Monday, November 1, 2010

Backwoods Revival: Buy, Buy This Americana Pie

This last weekend, I went to Philadelphia. Philadelphia is a city in Pennsylvania. In Philadelphia they were having a Philly Bike Expo, which is why I went. In Philadelphia they also have a movie theater that shows dirty movies. It was right next to my hotel but I didn't go. Movie theaters that show dirty movies are sticky and I didn't want to get sticky. Also, Pee-Wee Herman got arrested in a movie theater that showed dirty movies and I didn't want to get arrested. Still, I had fun in Philadelphia. You can have fun in Philadelphia without getting sticky or arrested.

My first order of business in Philadelphia was to preside over a BRA (or Book-Related Appearance), which actually took place in a church basement. I liked this, since it gave the proceedings a sort of intimate, Alcoholics Anonymous meeting kind of feel. First, I gave a PowerPoint presentation, and then after waking everybody up I moved on to the "giving away fabulous prizes" portion of the afternoon. Unfortunately, I didn't have any fabulous prizes, so I gave away some crap instead. I concluded the BRA by signing people's books, and in many cases I actually had to wrest the books from their hands while they pleaded with me not to ruin them. In all, I had a great time, though I can't speak for the people who attended. At the very least, I'm pretty certain most of them had a nice nap, and I'm very grateful to all who came, and to Bilenky for inviting me.
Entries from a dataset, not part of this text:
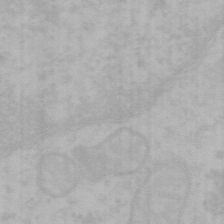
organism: Mouse
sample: Choroid plexus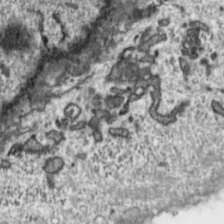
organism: Toxoplasma gondii
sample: Parasites in a vacuole inside a host cell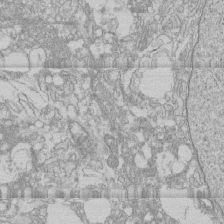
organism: Human
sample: CRL-1474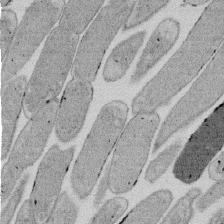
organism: E. coli
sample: Bacterial nucleoid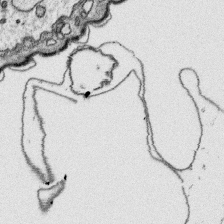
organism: Platynereis dumerilii
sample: Parapodia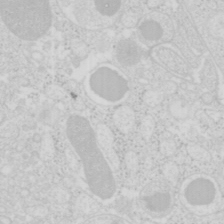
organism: Mouse
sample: Pancreas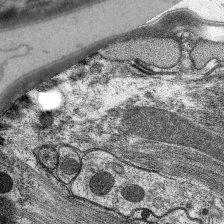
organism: C. elegans
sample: Pharynx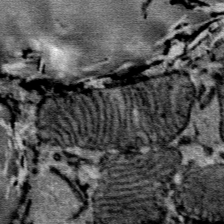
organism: Mouse
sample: Mouse Salivary gland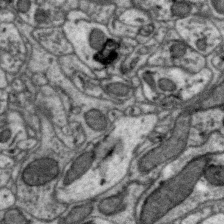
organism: Zebra finch
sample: Brain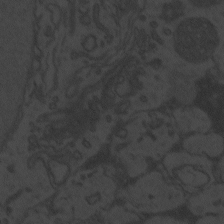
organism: Zebrafish
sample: Macrophage infected with Toxoplasma gondii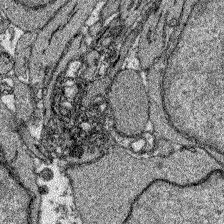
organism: Zebrafish
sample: Larval olfactory bulb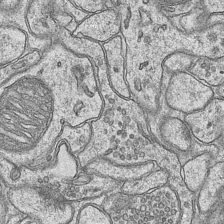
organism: Mouse
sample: CA1 Hippocampus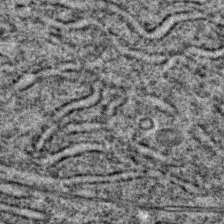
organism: C. elegans
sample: C. elegans embryo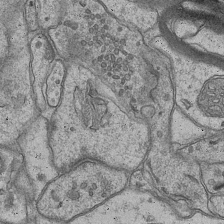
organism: Mouse
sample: CA1 Hippocampus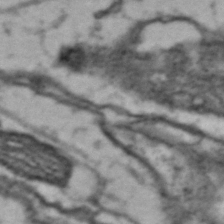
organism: Drosophila
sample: Brain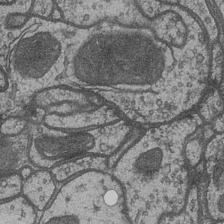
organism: Drosophila
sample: Optic medulla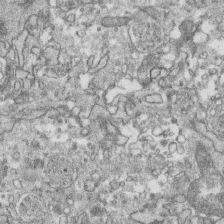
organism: Human
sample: CRL-1474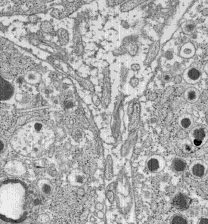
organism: C57BL Mouse
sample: Pancreatic islet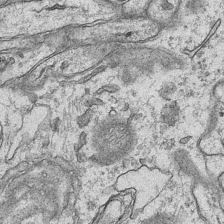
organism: Mouse
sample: CA1 Hippocampus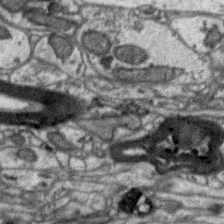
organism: Zebra finch
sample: Brain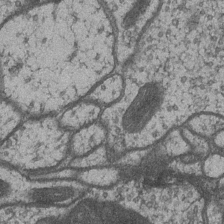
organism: Drosophila
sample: Optic medulla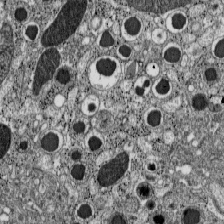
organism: C57BL Mouse
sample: Pancreatic islet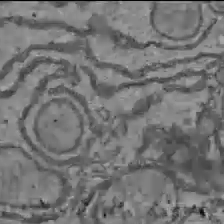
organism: C57BL Mouse
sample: Liver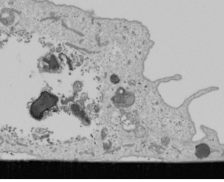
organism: Human
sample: Mitochondria in U2OS cells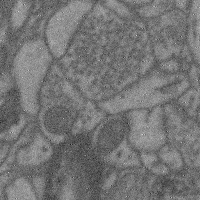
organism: Mouse
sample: Cerebral cortex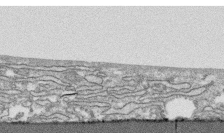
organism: Human
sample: CRL-1474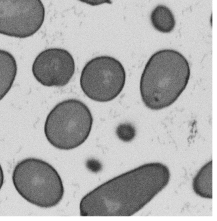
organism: B. subtilis
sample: Bacterial spore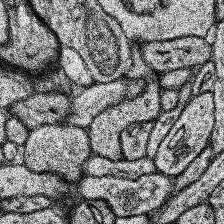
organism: Human
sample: Temporal Lobe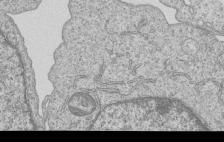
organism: Human
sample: MDA-MB-231 cells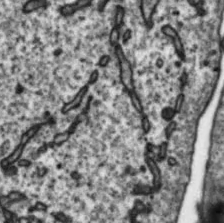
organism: Human
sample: HeLa cells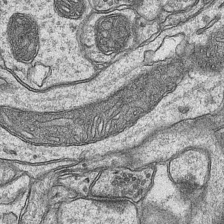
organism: Mouse
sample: CA1 Hippocampus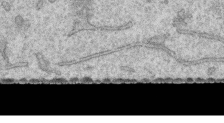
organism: Human
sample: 1205lu cells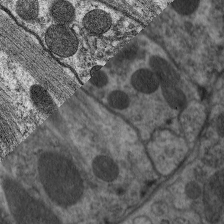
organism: C. elegans
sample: Pharynx

In addition to the BRA, I of course visited the Expo itself, which was housed in an armory:

For all my feigned indifference and talk of bike porn-induced cottonmouth, the truth is I'm a bike dork and as such I am as wont to slaver over nice bikes as any other bike dork. At the bike show there was much to slaver over--like the Engins, which I mentioned on Thursday, as well as the work of many other fine builders and craftshumans. There was also stuff to walk briskly by and try not to look at, like the Ukraine Bicycle Project:

I don't know what this was, but I was afraid that if I stopped and asked the next thing I knew I'd be waking up in a cargo plane bound for Kiev.

Plus, the Bike Expo even had "helmet hats:"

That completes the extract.